En el mundo empresarial y político sobreviven quienes tienen un rumbo claro. Esto que es tan obvio parece eludir a los Gobernadores priistas que van ciegamente al desfiladero que con tanta habilidad les ha marcado el flautista de Hamelin, hoy residente en el Palacio Nacional.

El PRI es la cantera más importante de política y políticos en el País. Prácticamente no hay persona de poder en México que no haya surgido de sus filas.

Por décadas, fue el vehículo -por demás exitoso- para la construcción del País en la etapa postrevolucionaria y lo hizo con los instrumentos y métodos de la época: la lealtad y la corrupción. Su éxito también fue la fuente de su creciente erosión, porque todo sirve hasta que se agota.

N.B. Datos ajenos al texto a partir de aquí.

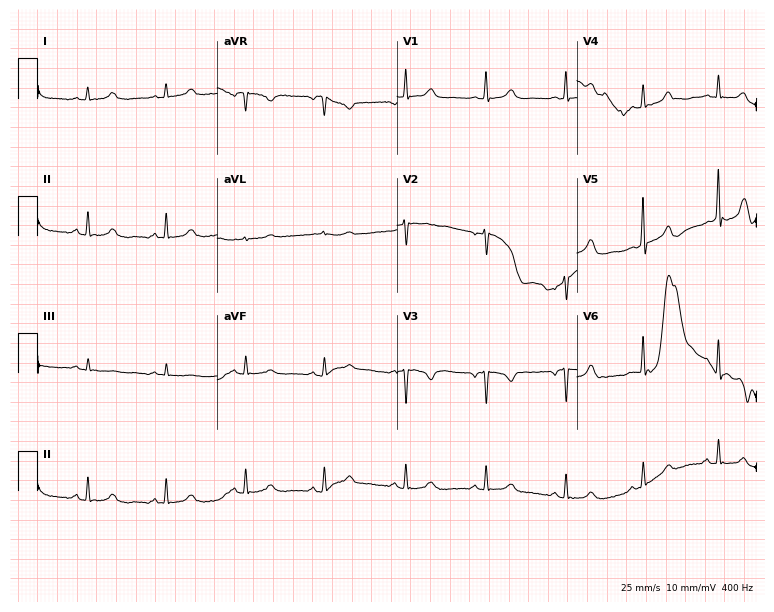
Electrocardiogram (7.3-second recording at 400 Hz), a female patient, 43 years old. Of the six screened findings (first-degree AV block, right bundle branch block, left bundle branch block, sinus bradycardia, atrial fibrillation, sinus tachycardia), none is recorded. Findings outside these six are not listed.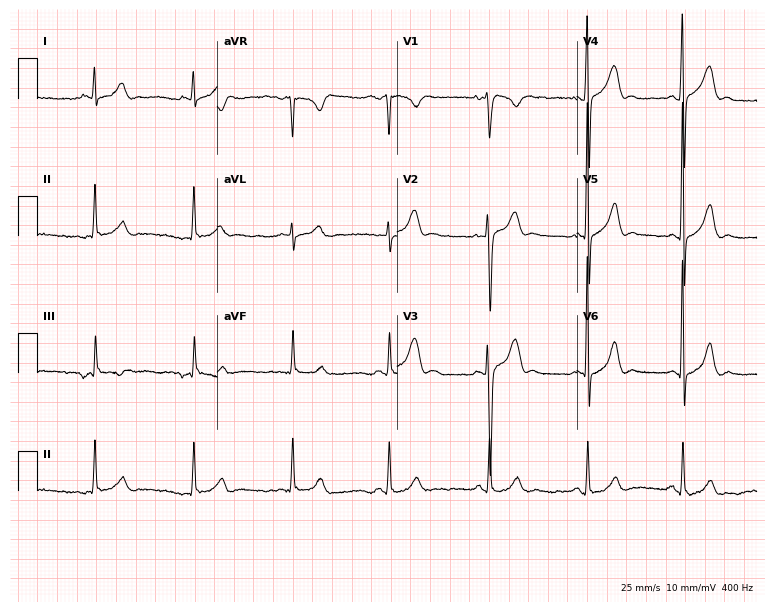
12-lead ECG from a male, 28 years old (7.3-second recording at 400 Hz). Recorded interpretation: within normal limits.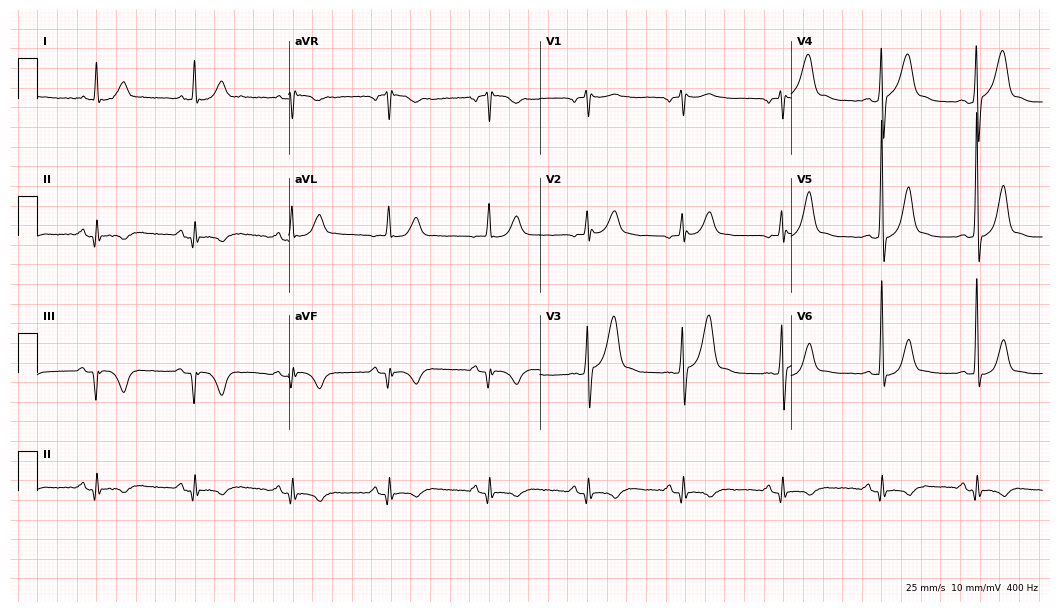
Standard 12-lead ECG recorded from a 41-year-old male. Read as a normal ECG.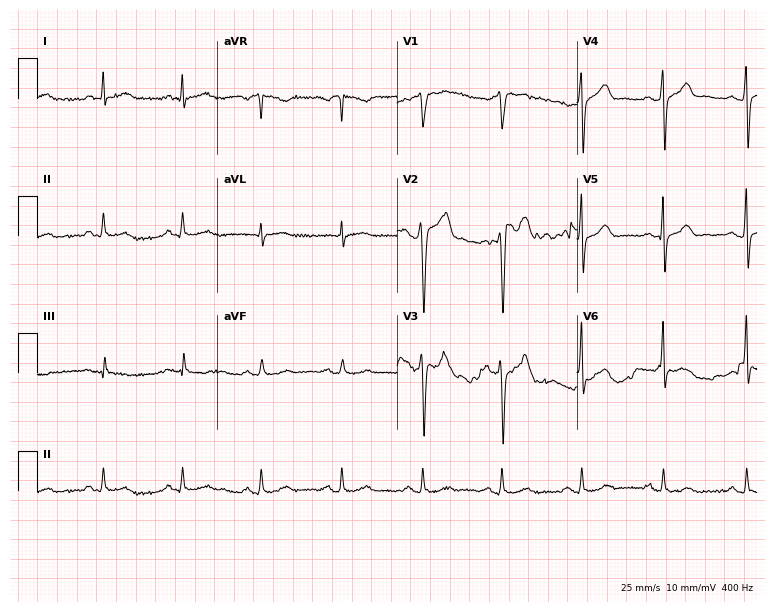
Standard 12-lead ECG recorded from a male patient, 41 years old (7.3-second recording at 400 Hz). Read as a normal ECG.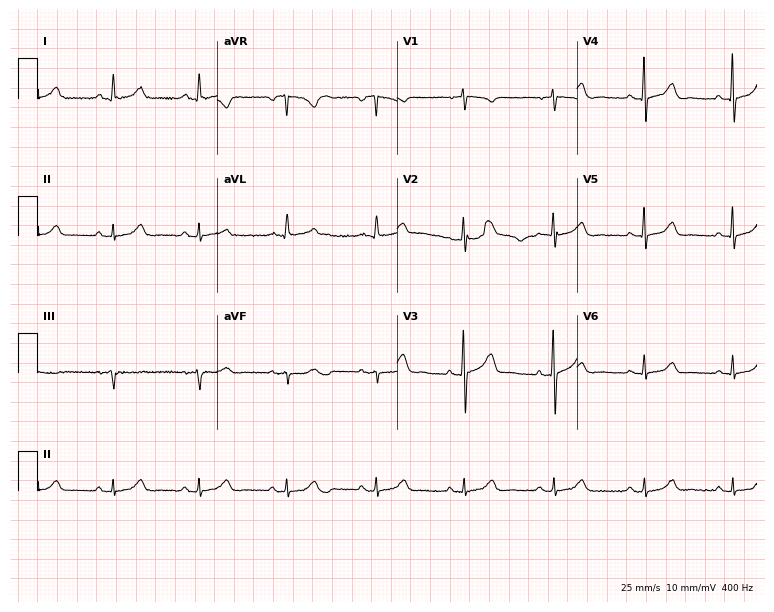
ECG (7.3-second recording at 400 Hz) — a 58-year-old female patient. Labelled as a normal ECG.

En el 2000 la ciudadanía optó por otro partido y el PRI se encontró, por primera vez en su historia, en la orfandad. En los siguientes 12 años los priistas jugaron un papel fundamental como oposición responsable y, de hecho, hicieron posible la preservación de la estabilidad del País; sin embargo, no emplearon ese tiempo para transformarse.

En el 2012 regresaron al poder con la bandera del "nuevo" PRI, que de nuevo sólo tenía la flagrancia de la corrupción y la arrogancia del poder, incompatible con la era de las redes sociales. En lugar de responder a las demandas del siglo 21, su "transformación" fue hacia atrás, hacia sus orígenes. El juicio de la ciudadanía en el 2018 lo dice todo.

Ahora los priistas tienen dos opciones muy simples y claras: intentar reconstruirse o sucumbir ante el canto de las sirenas lopezobradoristas.

No tiene de otra: aceptar el camino (o la trampa) que AMLO le ha tendido a los Gobernadores para sumarse a la "gran transformación", o volver a picar piedra con la esperanza (porque no hay mucho más) de construir un nuevo partido, compatible con las realidades nacionales y mundiales de esta era tan convulsa.

Es fácil entender por qué resulta tan atractivo el llamado presidencial; primero que nada, porque constituye una salida cómoda: para qué construir algo nuevo si se puede vivir con generosidad. En...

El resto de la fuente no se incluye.